> **ENTRIES SHOWN**
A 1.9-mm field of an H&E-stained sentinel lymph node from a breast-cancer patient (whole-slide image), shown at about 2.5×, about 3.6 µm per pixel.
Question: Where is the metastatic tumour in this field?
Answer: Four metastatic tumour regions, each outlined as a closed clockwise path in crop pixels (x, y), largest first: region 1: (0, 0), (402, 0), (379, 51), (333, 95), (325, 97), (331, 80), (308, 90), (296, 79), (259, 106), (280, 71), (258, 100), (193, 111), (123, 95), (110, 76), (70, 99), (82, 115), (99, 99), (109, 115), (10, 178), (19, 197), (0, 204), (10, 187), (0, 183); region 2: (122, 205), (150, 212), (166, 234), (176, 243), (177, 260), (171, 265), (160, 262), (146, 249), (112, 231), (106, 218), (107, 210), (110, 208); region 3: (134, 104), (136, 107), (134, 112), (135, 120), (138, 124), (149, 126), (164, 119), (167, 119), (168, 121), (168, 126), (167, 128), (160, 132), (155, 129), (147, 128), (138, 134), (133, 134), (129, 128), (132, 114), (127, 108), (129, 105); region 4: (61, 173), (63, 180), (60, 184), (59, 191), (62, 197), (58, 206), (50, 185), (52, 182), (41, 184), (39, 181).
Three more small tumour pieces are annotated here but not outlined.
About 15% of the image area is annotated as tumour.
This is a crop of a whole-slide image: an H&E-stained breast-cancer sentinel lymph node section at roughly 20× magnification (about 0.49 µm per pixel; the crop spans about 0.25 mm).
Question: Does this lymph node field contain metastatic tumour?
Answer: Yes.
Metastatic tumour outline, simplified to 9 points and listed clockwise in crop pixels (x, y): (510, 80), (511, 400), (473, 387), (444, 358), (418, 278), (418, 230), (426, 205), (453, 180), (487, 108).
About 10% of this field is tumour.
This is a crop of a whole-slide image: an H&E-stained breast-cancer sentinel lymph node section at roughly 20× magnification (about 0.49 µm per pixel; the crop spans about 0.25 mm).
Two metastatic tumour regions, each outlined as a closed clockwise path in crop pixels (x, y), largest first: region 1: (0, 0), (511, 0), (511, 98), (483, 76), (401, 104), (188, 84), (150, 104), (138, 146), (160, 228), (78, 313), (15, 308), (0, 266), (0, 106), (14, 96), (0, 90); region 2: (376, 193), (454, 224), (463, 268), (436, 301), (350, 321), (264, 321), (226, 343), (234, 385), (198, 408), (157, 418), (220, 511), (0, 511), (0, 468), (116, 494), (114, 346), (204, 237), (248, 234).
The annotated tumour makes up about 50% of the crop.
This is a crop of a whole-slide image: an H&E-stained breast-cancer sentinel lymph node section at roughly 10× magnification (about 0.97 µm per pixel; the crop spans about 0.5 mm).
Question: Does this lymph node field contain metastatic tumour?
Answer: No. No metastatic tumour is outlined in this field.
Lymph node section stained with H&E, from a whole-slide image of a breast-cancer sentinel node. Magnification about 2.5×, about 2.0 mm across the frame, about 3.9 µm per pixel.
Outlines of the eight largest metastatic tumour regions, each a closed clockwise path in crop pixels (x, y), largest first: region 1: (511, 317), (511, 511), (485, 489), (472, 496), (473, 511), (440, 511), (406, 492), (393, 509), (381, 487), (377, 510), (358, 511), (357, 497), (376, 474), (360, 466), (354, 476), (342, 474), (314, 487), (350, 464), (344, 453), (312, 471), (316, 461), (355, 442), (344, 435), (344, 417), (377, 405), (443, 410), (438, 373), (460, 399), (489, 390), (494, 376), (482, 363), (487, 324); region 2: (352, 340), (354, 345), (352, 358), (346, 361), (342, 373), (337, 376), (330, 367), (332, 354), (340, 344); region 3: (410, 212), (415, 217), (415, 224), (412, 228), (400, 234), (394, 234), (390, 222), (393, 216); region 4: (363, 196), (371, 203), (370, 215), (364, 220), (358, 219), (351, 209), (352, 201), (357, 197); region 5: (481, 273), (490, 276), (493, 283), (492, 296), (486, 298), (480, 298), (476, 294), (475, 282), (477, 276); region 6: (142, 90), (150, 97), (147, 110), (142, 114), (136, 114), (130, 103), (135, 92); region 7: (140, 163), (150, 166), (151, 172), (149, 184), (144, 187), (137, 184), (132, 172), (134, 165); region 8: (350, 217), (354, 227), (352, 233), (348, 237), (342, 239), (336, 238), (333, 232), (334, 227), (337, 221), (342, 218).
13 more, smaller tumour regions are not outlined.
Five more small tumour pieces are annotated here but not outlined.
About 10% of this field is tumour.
==
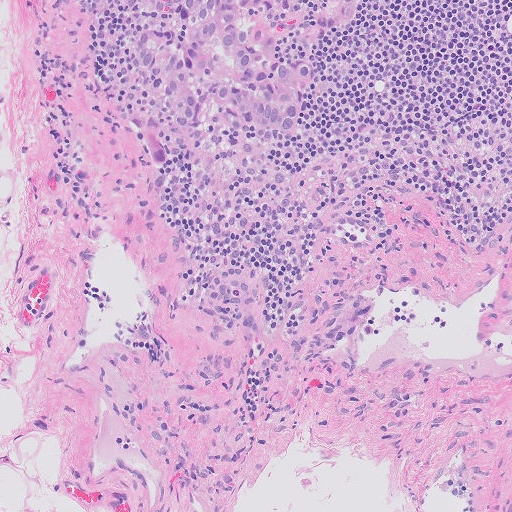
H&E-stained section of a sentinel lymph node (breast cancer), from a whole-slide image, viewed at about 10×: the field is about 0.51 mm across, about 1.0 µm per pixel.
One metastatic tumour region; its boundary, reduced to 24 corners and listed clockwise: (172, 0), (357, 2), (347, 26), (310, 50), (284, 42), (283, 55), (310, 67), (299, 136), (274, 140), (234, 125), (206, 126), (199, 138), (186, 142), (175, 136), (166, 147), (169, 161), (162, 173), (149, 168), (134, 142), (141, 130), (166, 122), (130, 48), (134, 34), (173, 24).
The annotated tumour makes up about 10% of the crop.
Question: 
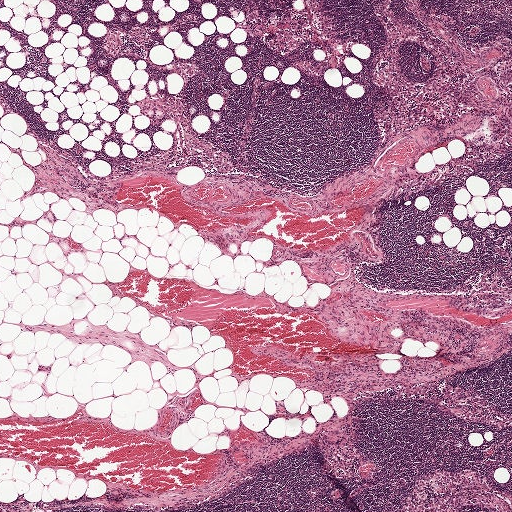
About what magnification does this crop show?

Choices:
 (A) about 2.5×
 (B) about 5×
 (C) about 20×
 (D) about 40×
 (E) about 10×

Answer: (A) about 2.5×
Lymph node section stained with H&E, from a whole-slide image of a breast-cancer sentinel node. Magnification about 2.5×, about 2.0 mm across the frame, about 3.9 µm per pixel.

> **TO DO**
Your answer should be the lines above, from the line containing "The annotated tumour makes up about 50%" up to and including the line containing "about 0.5 mm).", reproduced exactly and with nothing else.

> **ANSWER FOR THE TASK**
The annotated tumour makes up about 50% of the crop.
This is a crop of a whole-slide image: an H&E-stained breast-cancer sentinel lymph node section at roughly 10× magnification (about 0.97 µm per pixel; the crop spans about 0.5 mm).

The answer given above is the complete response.